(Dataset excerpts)
......
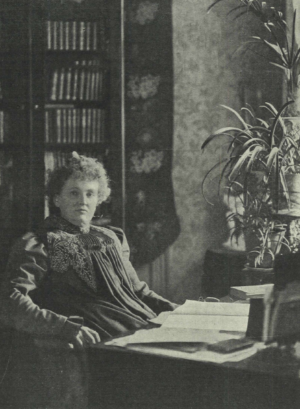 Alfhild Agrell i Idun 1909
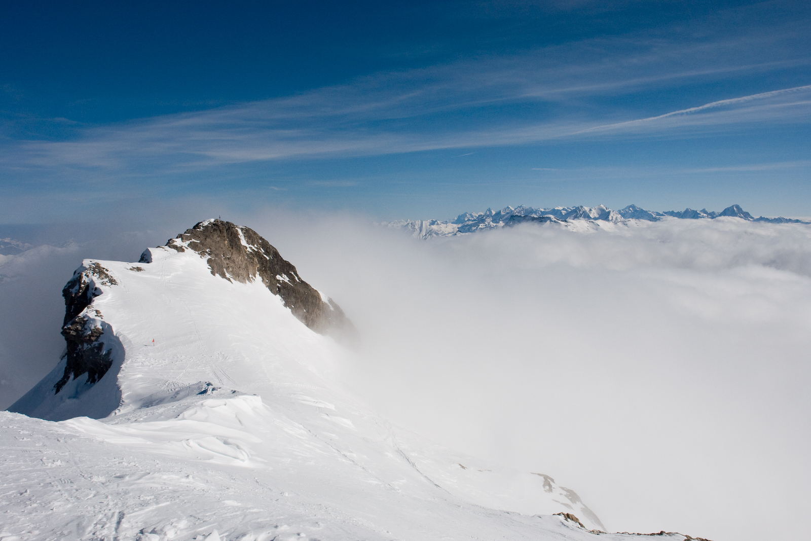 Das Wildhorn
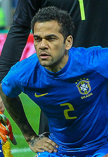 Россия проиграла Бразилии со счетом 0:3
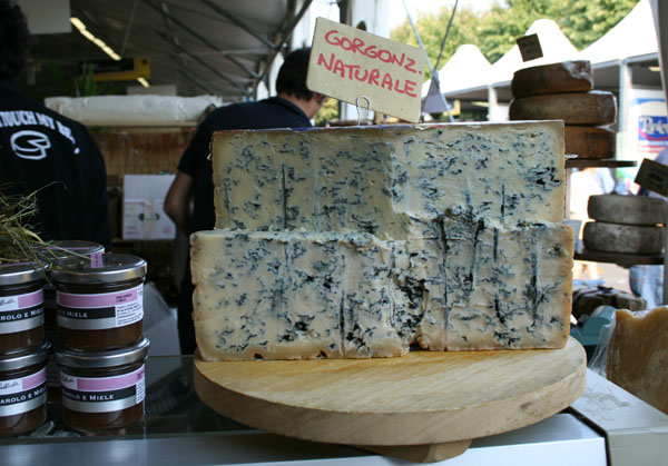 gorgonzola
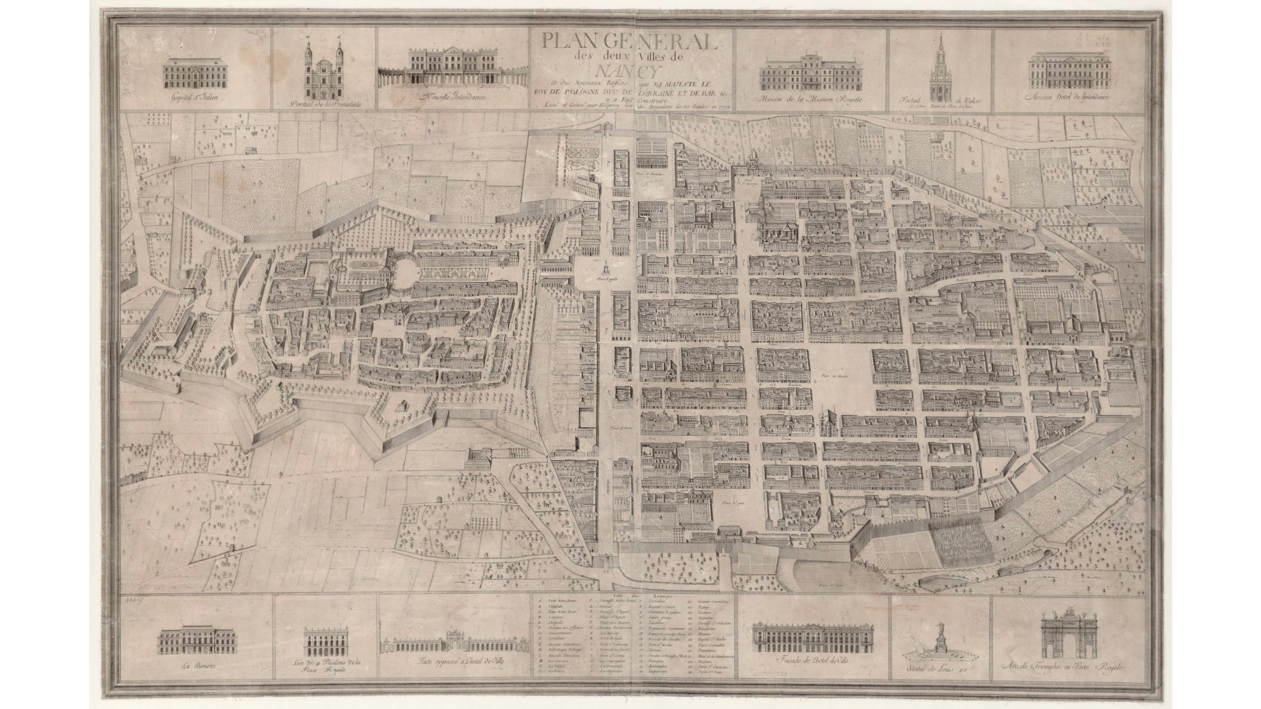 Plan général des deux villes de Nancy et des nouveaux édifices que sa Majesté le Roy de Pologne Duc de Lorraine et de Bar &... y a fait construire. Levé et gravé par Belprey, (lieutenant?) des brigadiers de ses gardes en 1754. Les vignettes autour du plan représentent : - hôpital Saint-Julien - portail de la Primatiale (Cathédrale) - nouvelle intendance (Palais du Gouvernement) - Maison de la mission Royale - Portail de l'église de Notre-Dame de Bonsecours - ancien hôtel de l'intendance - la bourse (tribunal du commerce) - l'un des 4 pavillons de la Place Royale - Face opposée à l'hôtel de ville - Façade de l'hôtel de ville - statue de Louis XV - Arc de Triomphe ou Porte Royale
......
■ YOUR ASSIGNMENT:
Copy all the data exactly as written, but skip any picture.

■ SOLVED PROBLEM:
 Alfhild Agrell i Idun 1909
 Das Wildhorn
 Россия проиграла Бразилии со счетом 0:3
 gorgonzola
 Plan général des deux villes de Nancy et des nouveaux édifices que sa Majesté le Roy de Pologne Duc de Lorraine et de Bar &... y a fait construire. Levé et gravé par Belprey, (lieutenant?) des brigadiers de ses gardes en 1754. Les vignettes autour du plan représentent : - hôpital Saint-Julien - portail de la Primatiale (Cathédrale) - nouvelle intendance (Palais du Gouvernement) - Maison de la mission Royale - Portail de l'église de Notre-Dame de Bonsecours - ancien hôtel de l'intendance - la bourse (tribunal du commerce) - l'un des 4 pavillons de la Place Royale - Face opposée à l'hôtel de ville - Façade de l'hôtel de ville - statue de Louis XV - Arc de Triomphe ou Porte Royale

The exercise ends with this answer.